With all the catchy advertisements maligning against our budgets and social media channels smirking at us for having spent more to show-off our lifestyle, our wallets are left wounded. Literally wounded. With bandaged card slots and a swollen zipper. Rude. So, why not start with cutting unnecessary expenses? I can almost hear my wallet get giddy with all the anticipation. Strain your ears a bit, and you’ll hear it too. Without further ado, let’s dive into the things that we’re all spending way too much cash on:
You knew this one was coming, right? That’s why you’re longingly gazing at your coffee as you scroll through the FGB site. The sad news is that an average American worker dishes out $1,100 annually on coffee. That’s $1,100. You read it right. Invest in a home coffee maker instead and do your budget a major favor.
With Netflix, Hulu, and the rest of the internet taking the lion’s share of attention, there’s no reason to shell out money for a traditional cable provider. A piece on Money.com shared that folks between the age range of 14-24 spend 46% of their time on their phone, PC, or tablet. Consequently, several young people are not spending on a TV at all, let alone the cable. Don't buy those expensive packages past generations have been reliant on!
Hunger has a remarkable sense of time. It always strikes when we’re out running errands or at the gas station. Supposedly, the very sight of snacks can be provocative for the tummy, which explains why spending on snacks like beef jerky and chips has increased a lot more than grocery shopping. Carrying some nuts, baby carrots, or other such snacks can save you from making a beeline to the snacks aisle every time you're out.
This easily avoidable expense makes your budget hysterical. Let’s allow the numbers to do the talking here; At an average price of $1.22 per gallon, you’re spending 300 times more on bottled water than tap water. Business Insider revealed this statistic with a bold headline: “Bottled Water Costs 2000 Times As Much As Tap Water.” No wonder our wallets panic at the sight of those glistening bottles.

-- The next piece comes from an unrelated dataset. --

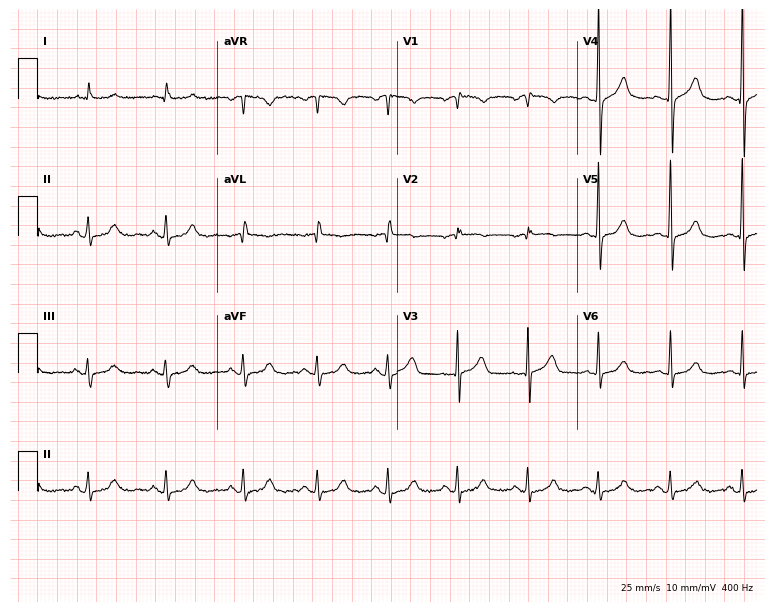
Standard 12-lead ECG recorded from a 70-year-old male patient. None of these six findings is recorded: first-degree AV block, right bundle branch block, left bundle branch block, sinus bradycardia, atrial fibrillation, sinus tachycardia. Findings outside these six are not listed.
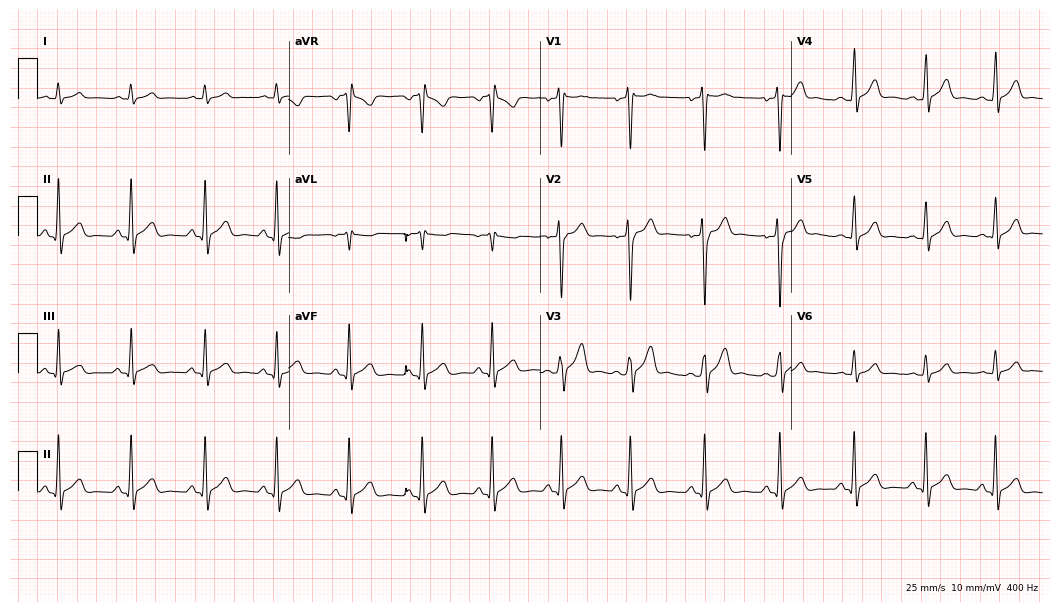
12-lead ECG (10.2-second recording at 400 Hz) from a man, 25 years old. Labelled as a normal ECG.

Finance writer Maggie McGrath warns that your friends and social life may also be jeopardizing your budget plans. It’s particularly apparent when you order a salad to save money, but your friends order extra wine and desserts and insist on splitting the bill evenly. Or when you end up ordering more food than you planned just because you were out. McGrath writes, “Financial peer pressure is subtle; it will appear during moments when you just want to fit in or go with flow.”

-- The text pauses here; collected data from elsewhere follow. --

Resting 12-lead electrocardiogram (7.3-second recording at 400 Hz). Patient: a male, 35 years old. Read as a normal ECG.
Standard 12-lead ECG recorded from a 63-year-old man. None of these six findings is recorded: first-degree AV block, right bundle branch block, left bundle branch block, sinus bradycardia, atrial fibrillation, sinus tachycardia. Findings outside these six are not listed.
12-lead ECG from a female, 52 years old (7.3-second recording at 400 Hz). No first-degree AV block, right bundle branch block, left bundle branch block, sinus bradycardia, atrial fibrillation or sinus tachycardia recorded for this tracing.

Lunch breaks are a good time to step out of your office and de-stress a bit. But getting lunch daily can slow poison your monthly expenses, even if it starts at only $10 per day. Add your lunches together, and you’ve $50 per week, which is roughly $2,600 in a year. A bit too much, isn’t it? Packing lunch wins in contrast.
While we can go on adding items to this list, the bottom line is that there are several areas where we’re splashing out money and draining our budgets. Look out for such expenses. As you cut them, you’ll notice how avoiding these small expenses can stitch up your wallet and give you a healthy budget.